The output from NMON, vmstat show a high run queue (60+) for continous periods of time intervals, but NO paging, relatively low I/o (6000) , CPU % is 40, Low network.

The only indicators are the high number of syscalls being made. Any thoughts would be appreciated

What applications running there? Is SMT activated? What OS level do you have (latest fix pack installed?)? Is that always, only at peak times? What has changed since? More info would be helpful, thanks.

SMT is on running on a P720 (ie SMT=4), AIX TL6-SP3-1048 (6100-06-03-1048)
A DATA Base server (Universe DB).
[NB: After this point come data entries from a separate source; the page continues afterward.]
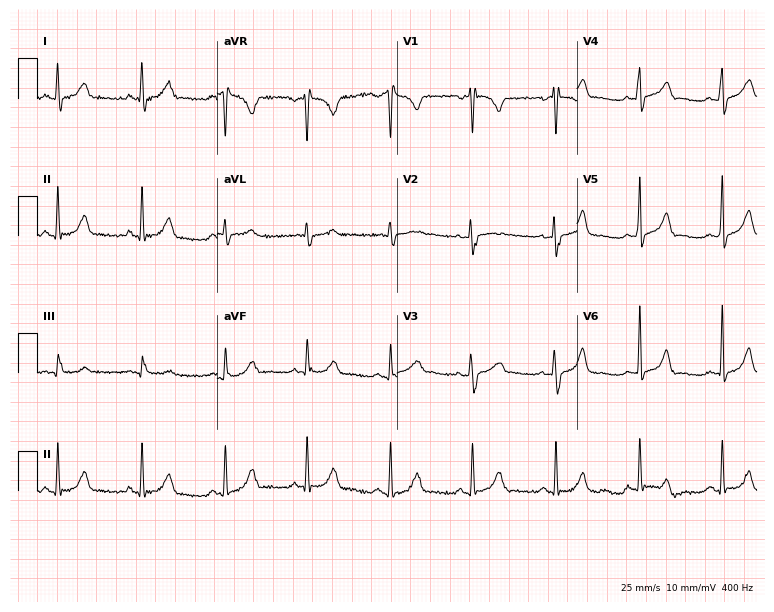
Resting 12-lead electrocardiogram. Patient: a female, 34 years old. Read as a normal ECG.
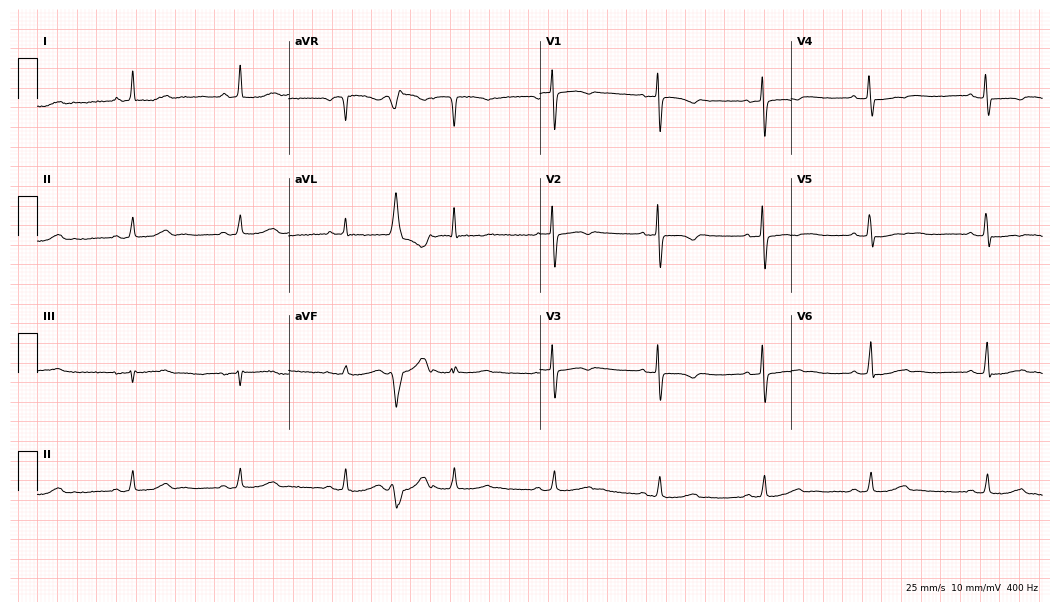
Resting 12-lead electrocardiogram (10.2-second recording at 400 Hz). Patient: a female, 72 years old. Read as a normal ECG.
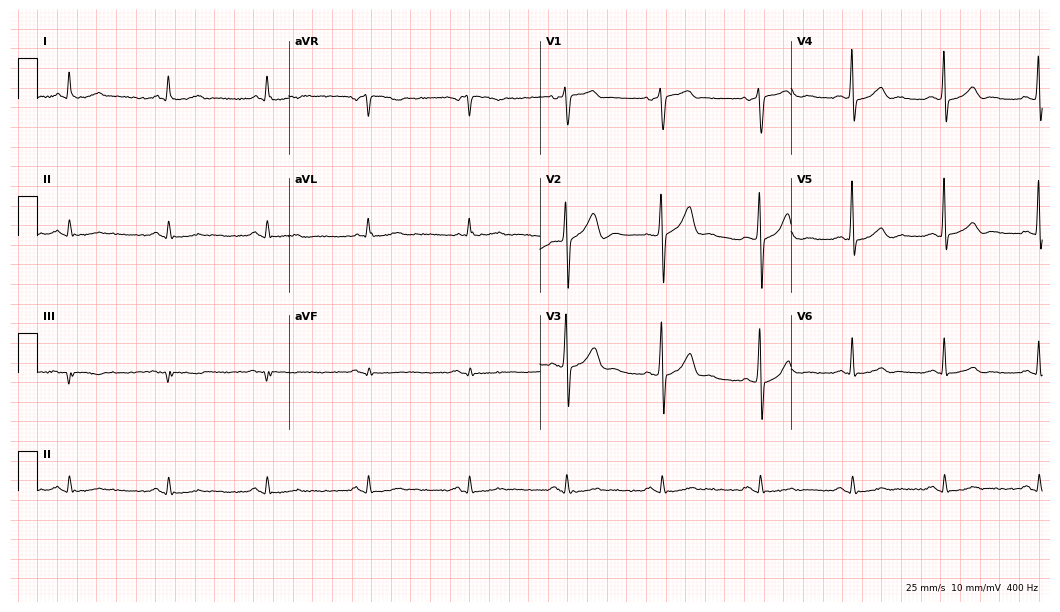
12-lead ECG from a 63-year-old male (10.2-second recording at 400 Hz). Recorded interpretation: within normal limits.
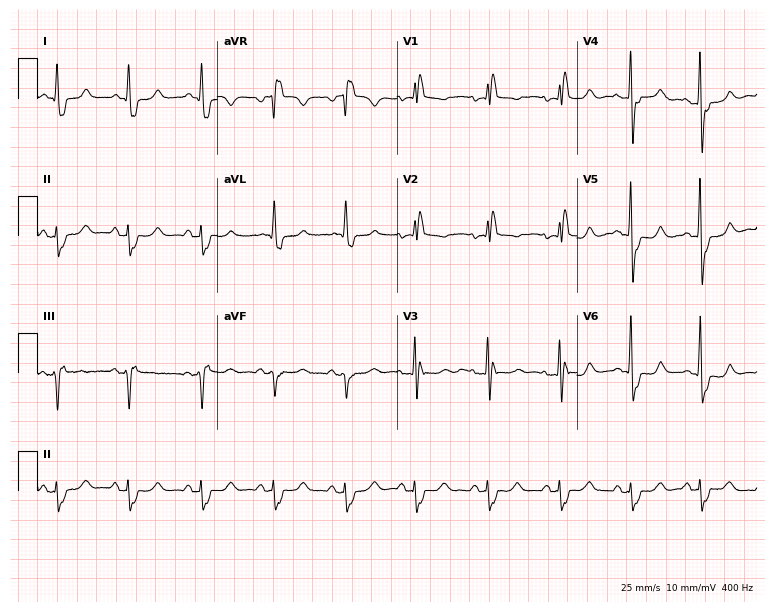
12-lead ECG from a 71-year-old female patient. No first-degree AV block, right bundle branch block, left bundle branch block, sinus bradycardia, atrial fibrillation or sinus tachycardia recorded for this tracing. Other findings, if any, are not listed.
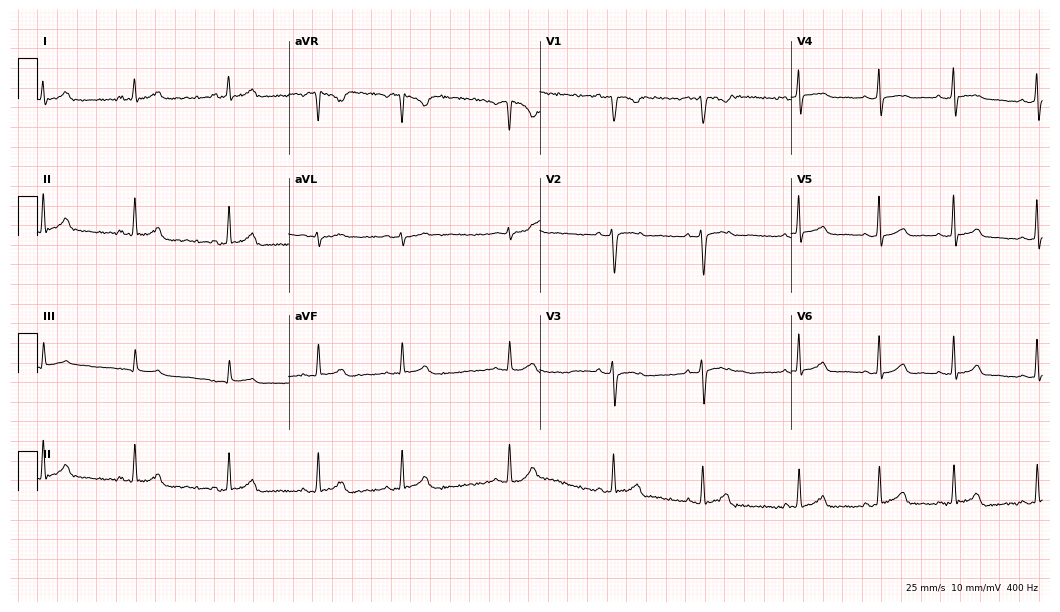
12-lead ECG from a female patient, 20 years old. Recorded interpretation: within normal limits.
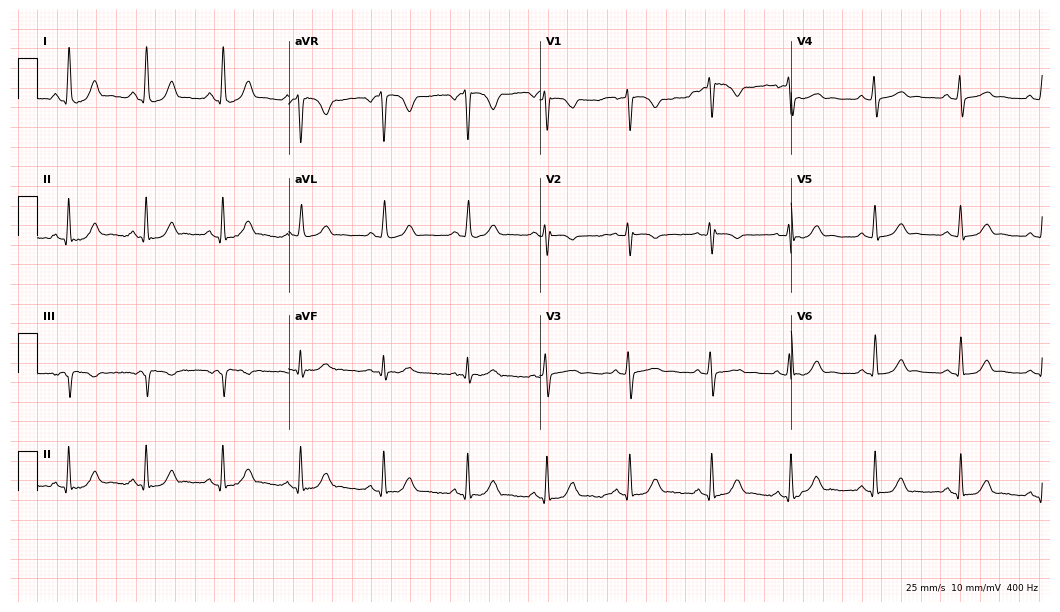
Electrocardiogram (10.2-second recording at 400 Hz), a woman, 29 years old. Overall reading on record: normal ECG.
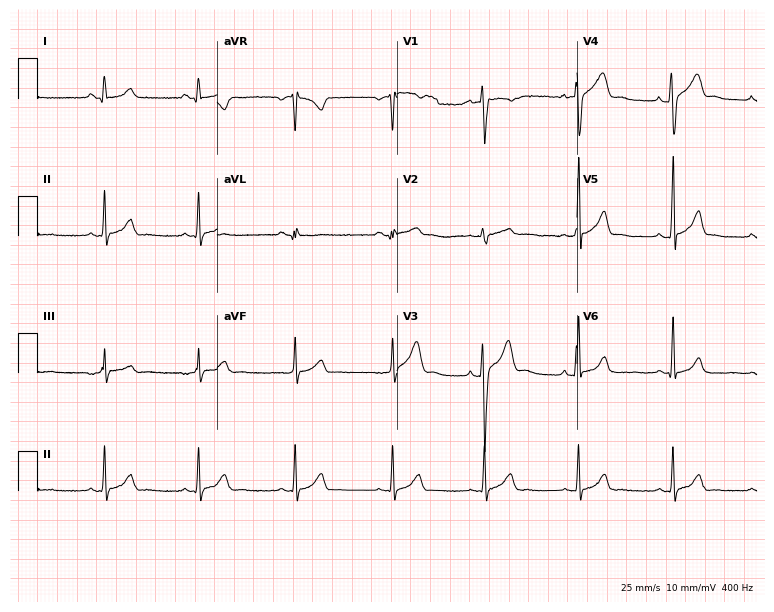
ECG (7.3-second recording at 400 Hz) — a male patient, 21 years old. Labelled as a normal ECG.
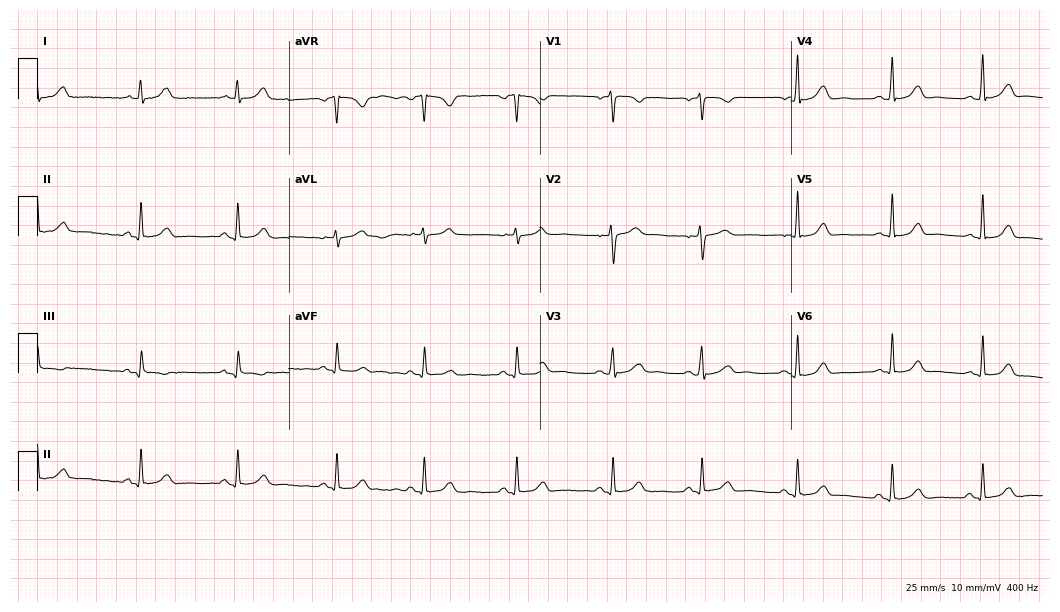
Resting 12-lead electrocardiogram (10.2-second recording at 400 Hz). Patient: a female, 30 years old. None of these six findings is recorded: first-degree AV block, right bundle branch block (RBBB), left bundle branch block (LBBB), sinus bradycardia, atrial fibrillation (AF), sinus tachycardia.

No changes on system , except volume, ie more user activity

That is the main issue: I do not have any more data to offer except observations in regards the high syscall count, I was hoping to understand how I can I get to see the syscals being made; I ran a trace---> curt and and the majority of calls are made to "unknown" routines.

can you post output of vmstat -v 2 10 taken during a peak time when your run queue is high, iostat -Dl, vmstat -v, vmstat -s outputs please. High runqueues with low cpu utilization in most cases point to IO- or memory problems
Regards
zxmaus

Here is some data; Am I right in reading: plenty of memory (no paging and tons in the fre), idle time is relative plentiful; and no io wait.....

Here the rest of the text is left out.